The sample was obtained through random-digit-dial telephone calls within the continental U.S., stratified by state. All listed and unlisted residential telephone numbers had an equal chance of inclusion. Cell phone numbers were not included. This household sampling method oversamples women and undersamples younger individuals and some minorities. To ensure that busy individuals were represented, telephone numbers were called until finalized or 15 call attempts had been made. A respondent was defined as a person who completed a full or partial interview. A status of “unknown study eligibility” could arise, for example, from persistent busy signals or repeated answers by a telephone answering device. The proportion of those with unknown eligibility who were then assumed eligible was set as equal to the proportion of known eligible persons among people actually reached. Additional response rate information accompanies the online version of this article.
Measurement Scales
To estimate the prevalence of compulsive buying, we used the Compulsive Buying Scale
(16) (available from the first author). The seven scale items reflect a need to spend money (items 1 and 6), awareness that spending behavior is aberrant (item 2), loss of control (items 3 and 4), buying things to improve mood (item 5), and probable financial problems (item 7).
An individual’s Compulsive Buying Scale score was generated from the responses to these seven items through a formula. Individuals whose Compulsive Buying Scale score was ≤1.34 are classified as “compulsive buyers”. This cutoff score (–1.34) was 2 standard deviations below the general population mean in the original study and produced a prevalence estimate of 8.1%
(16) . Further data in support of these score thresholds are presented in a supplement that accompanies the online version of this article. For comparison purposes, we also examined in separate analyses individuals with scores 3 standard deviations below the general population mean in the original study.

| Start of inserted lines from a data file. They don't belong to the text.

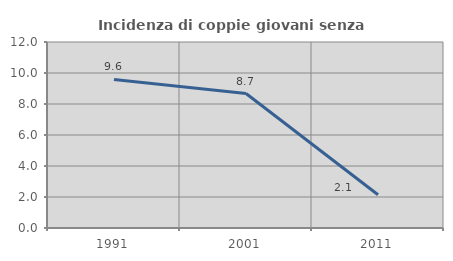
| Category | Incidenza di coppie giovani senza figli |
|---|---|
| 1991.0 | 9.581 |
| 2001.0 | 8.673 |
| 2011.0 | 2.146 |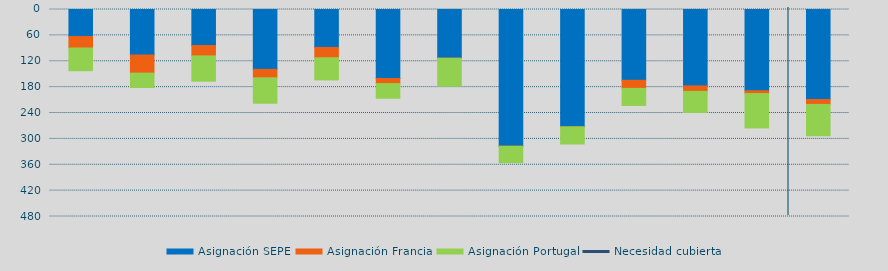
| Category | Asignación SEPE | Asignación Francia | Asignación Portugal |
|---|---|---|---|
| 0 | 62612.7 | 26635.4 | 52718.7 |
| 1 | 105519.2 | 42049.8 | 33318.5 |
| 2 | 83466.2 | 24132.5 | 58650.9 |
| 3 | 138850.6 | 19527.1 | 58931.4 |
| 4 | 88000.9 | 23926.8 | 51284.5 |
| 5 | 159946.5 | 11873.6 | 33973.4 |
| 6 | 112774.35 | 263.2 | 64888 |
| 7 | 316845.45 | 348.4 | 37996.4 |
| 8 | 271981.65 | 130 | 39763.3 |
| 9 | 164113.775 | 18818.7 | 39543.6 |
| 10 | 177218.25 | 12730.4 | 48945.8 |
| 11 | 188386.325 | 6515.6 | 79746.7 |
| 12 | 208745.675 | 11423.2 | 72605.3 |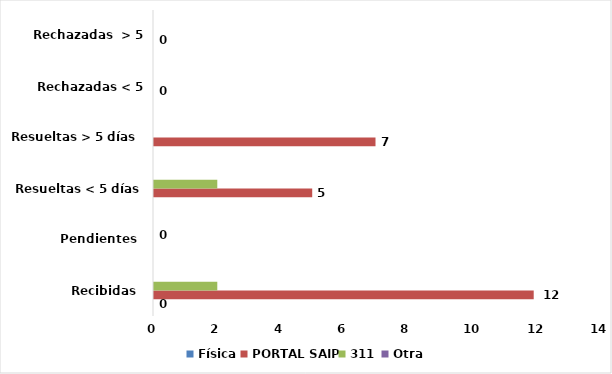
| Category | Física | PORTAL SAIP | 311 | Otra |
|---|---|---|---|---|
| Recibidas  | 0 | 12 | 2 | 0 |
| Pendientes  | 0 | 0 | 0 | 0 |
| Resueltas < 5 días | 0 | 5 | 2 | 0 |
| Resueltas > 5 días  | 0 | 7 | 0 | 0 |
| Rechazadas < 5 días  | 0 | 0 | 0 | 0 |
| Rechazadas  > 5 días | 0 | 0 | 0 | 0 |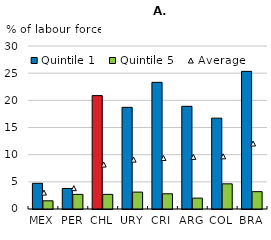
| Category | Quintile 1 | Quintile 5 |
|---|---|---|
| MEX | 4.73 | 1.51 |
| PER | 3.78 | 2.69 |
| CHL | 20.87 | 2.69 |
| URY | 18.71 | 3.11 |
| CRI | 23.31 | 2.8 |
| ARG | 18.9 | 2 |
| COL | 16.72 | 4.63 |
| BRA | 25.33 | 3.19 |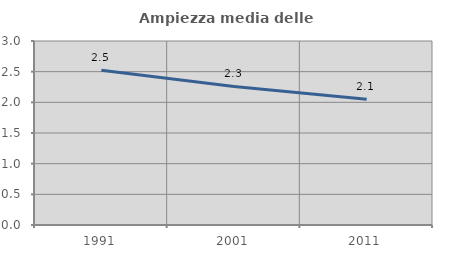
| Category | Ampiezza media delle famiglie |
|---|---|
| 1991.0 | 2.521 |
| 2001.0 | 2.258 |
| 2011.0 | 2.051 |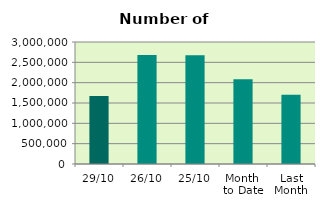
| Category | Series 0 |
|---|---|
| 29/10 | 1671490 |
| 26/10 | 2679598 |
| 25/10 | 2675034 |
| Month 
to Date | 2083668.476 |
| Last
Month | 1700207.9 |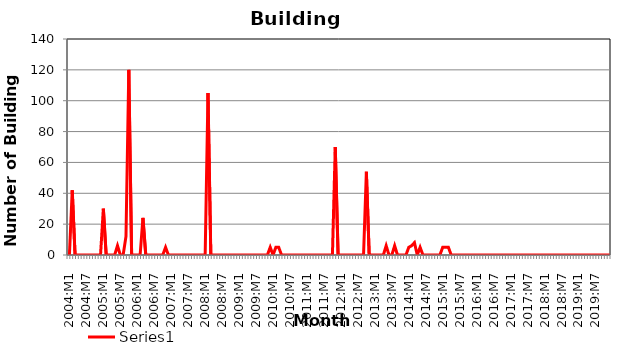
| Category | Series 0 |
|---|---|
| 2004:M1 | 0 |
| 2004:M2 | 42 |
| 2004:M3 | 0 |
| 2004:M4 | 0 |
| 2004:M5 | 0 |
| 2004:M6 | 0 |
| 2004:M7 | 0 |
| 2004:M8 | 0 |
| 2004:M9 | 0 |
| 2004:M10 | 0 |
| 2004:M11 | 0 |
| 2004:M12 | 0 |
| 2005:M1 | 30 |
| 2005:M2 | 0 |
| 2005:M3 | 0 |
| 2005:M4 | 0 |
| 2005:M5 | 0 |
| 2005:M6 | 6 |
| 2005:M7 | 0 |
| 2005:M8 | 0 |
| 2005:M9 | 12 |
| 2005:M10 | 120 |
| 2005:M11 | 0 |
| 2005:M12 | 0 |
| 2006:M1 | 0 |
| 2006:M2 | 0 |
| 2006:M3 | 24 |
| 2006:M4 | 0 |
| 2006:M5 | 0 |
| 2006:M6 | 0 |
| 2006:M7 | 0 |
| 2006:M8 | 0 |
| 2006:M9 | 0 |
| 2006:M10 | 0 |
| 2006:M11 | 5 |
| 2006:M12 | 0 |
| 2007:M1 | 0 |
| 2007:M2 | 0 |
| 2007:M3 | 0 |
| 2007:M4 | 0 |
| 2007:M5 | 0 |
| 2007:M6 | 0 |
| 2007:M7 | 0 |
| 2007:M8 | 0 |
| 2007:M9 | 0 |
| 2007:M10 | 0 |
| 2007:M11 | 0 |
| 2007:M12 | 0 |
| 2008:M1 | 0 |
| 2008:M2 | 105 |
| 2008:M3 | 0 |
| 2008:M4 | 0 |
| 2008:M5 | 0 |
| 2008:M6 | 0 |
| 2008:M7 | 0 |
| 2008:M8 | 0 |
| 2008:M9 | 0 |
| 2008:M10 | 0 |
| 2008:M11 | 0 |
| 2008:M12 | 0 |
| 2009:M1 | 0 |
| 2009:M2 | 0 |
| 2009:M3 | 0 |
| 2009:M4 | 0 |
| 2009:M5 | 0 |
| 2009:M6 | 0 |
| 2009:M7 | 0 |
| 2009:M8 | 0 |
| 2009:M9 | 0 |
| 2009:M10 | 0 |
| 2009:M11 | 0 |
| 2009:M12 | 5 |
| 2010:M1 | 0 |
| 2010:M2 | 5 |
| 2010:M3 | 5 |
| 2010:M4 | 0 |
| 2010:M5 | 0 |
| 2010:M6 | 0 |
| 2010:M7 | 0 |
| 2010:M8 | 0 |
| 2010:M9 | 0 |
| 2010:M10 | 0 |
| 2010:M11 | 0 |
| 2010:M12 | 0 |
| 2011:M1 | 0 |
| 2011:M2 | 0 |
| 2011:M3 | 0 |
| 2011:M4 | 0 |
| 2011:M5 | 0 |
| 2011:M6 | 0 |
| 2011:M7 | 0 |
| 2011:M8 | 0 |
| 2011:M9 | 0 |
| 2011:M10 | 0 |
| 2011:M11 | 70 |
| 2011:M12 | 0 |
| 2012:M1 | 0 |
| 2012:M2 | 0 |
| 2012:M3 | 0 |
| 2012:M4 | 0 |
| 2012:M5 | 0 |
| 2012:M6 | 0 |
| 2012:M7 | 0 |
| 2012:M8 | 0 |
| 2012:M9 | 0 |
| 2012:M10 | 54 |
| 2012:M11 | 0 |
| 2012:M12 | 0 |
| 2013:M1 | 0 |
| 2013:M2 | 0 |
| 2013:M3 | 0 |
| 2013:M4 | 0 |
| 2013:M5 | 6 |
| 2013:M6 | 0 |
| 2013:M7 | 0 |
| 2013:M8 | 6 |
| 2013:M9 | 0 |
| 2013:M10 | 0 |
| 2013:M11 | 0 |
| 2013:M12 | 0 |
| 2014:M1 | 5 |
| 2014:M2 | 6 |
| 2014:M3 | 8 |
| 2014:M4 | 0 |
| 2014:M5 | 5 |
| 2014:M6 | 0 |
| 2014:M7 | 0 |
| 2014:M8 | 0 |
| 2014:M9 | 0 |
| 2014:M10 | 0 |
| 2014:M11 | 0 |
| 2014:M12 | 0 |
| 2015:M1 | 5 |
| 2015:M2 | 5 |
| 2015:M3 | 5 |
| 2015:M4 | 0 |
| 2015:M5 | 0 |
| 2015:M6 | 0 |
| 2015:M7 | 0 |
| 2015:M8 | 0 |
| 2015:M9 | 0 |
| 2015:M10 | 0 |
| 2015:M11 | 0 |
| 2015:M12 | 0 |
| 2016:M1 | 0 |
| 2016:M2 | 0 |
| 2016:M3 | 0 |
| 2016:M4 | 0 |
| 2016:M5 | 0 |
| 2016:M6 | 0 |
| 2016:M7 | 0 |
| 2016:M8 | 0 |
| 2016:M9 | 0 |
| 2016:M10 | 0 |
| 2016:M11 | 0 |
| 2016:M12 | 0 |
| 2017:M1 | 0 |
| 2017:M2 | 0 |
| 2017:M3 | 0 |
| 2017:M4 | 0 |
| 2017:M5 | 0 |
| 2017:M6 | 0 |
| 2017:M7 | 0 |
| 2017:M8 | 0 |
| 2017:M9 | 0 |
| 2017:M10 | 0 |
| 2017:M11 | 0 |
| 2017:M12 | 0 |
| 2018:M1 | 0 |
| 2018:M2 | 0 |
| 2018:M3 | 0 |
| 2018:M4 | 0 |
| 2018:M5 | 0 |
| 2018:M6 | 0 |
| 2018:M7 | 0 |
| 2018:M8 | 0 |
| 2018:M9 | 0 |
| 2018:M10 | 0 |
| 2018:M11 | 0 |
| 2018:M12 | 0 |
| 2019:M1 | 0 |
| 2019:M2 | 0 |
| 2019:M3 | 0 |
| 2019:M4 | 0 |
| 2019:M5 | 0 |
| 2019:M6 | 0 |
| 2019:M7 | 0 |
| 2019:M8 | 0 |
| 2019:M9 | 0 |
| 2019:M10 | 0 |
| 2019:M11 | 0 |
| 2019:M12 | 0 |

Lacking clinical interviews to validate that compulsive buyers suffer from a clinically significant disorder, we investigated one possible measure of “severity” by conducting a post hoc analysis of three preplanned questions that suggest loss of control over buying: how often the individual 1) “just wanted to buy things and did not care what you bought,” 2) “bought something and when you got home were not sure why you bought it,” and 3) “went on a buying binge and could not stop.” The three questions had an internal consistency Cronbach alpha of 0.59. We compared the proportions of compulsive buyers and other respondents who engaged in these behaviors “often” or “almost always” and calculated the mean of the three items’ summed scores (1 for “never” to 5 for “almost always”). In addition, we compared the shopping and buying attitudes and behaviors of the compulsive buyers and other respondents using five other questions not included in the Compulsive Buying Scale.
Data Analysis
The analyses included 1) descriptive and comparison statistics for the sample’s demographics, 2) the prevalence of compulsive buying, 3) cross-tabulation and t test comparisons of those classified as compulsive buyers versus the remaining respondents in terms of demographics and shopping and buying attitudes and behaviors, and 4) logistic regression analysis to investigate the independent contribution of demographic and other variables to prevalence rates in subgroups. The significance level was set at p≤0.05, two-tailed, for comparisons of demographic variables and p≤0.05, one-tailed, for shopping or buying attitudes and behaviors, with compulsive buyers hypothesized to exhibit more maladaptive responses. For each analysis, cases were dropped list-wise when data were missing. Although missing data were minimal, missing cases resulted in some variation in the number of cases used in different analyses.
Results
Compared with the U.S. adult population, the respondents included a substantially higher percentage of women and, to a lesser extent, a higher percentage of people ages 55 and older (
Table 1 ). A little over one-half (56.7%) of the respondents were married compared to 52.5% in the U.S. population (χ
2 =17.33, df=1, p<0.001). The respondents’ racial distribution closely resembled that of the U.S. population but included a smaller proportion of Hispanic individuals. Because the study sampling method was stratified by state, the respondents were representative of the U.S. population with regard to distribution by state.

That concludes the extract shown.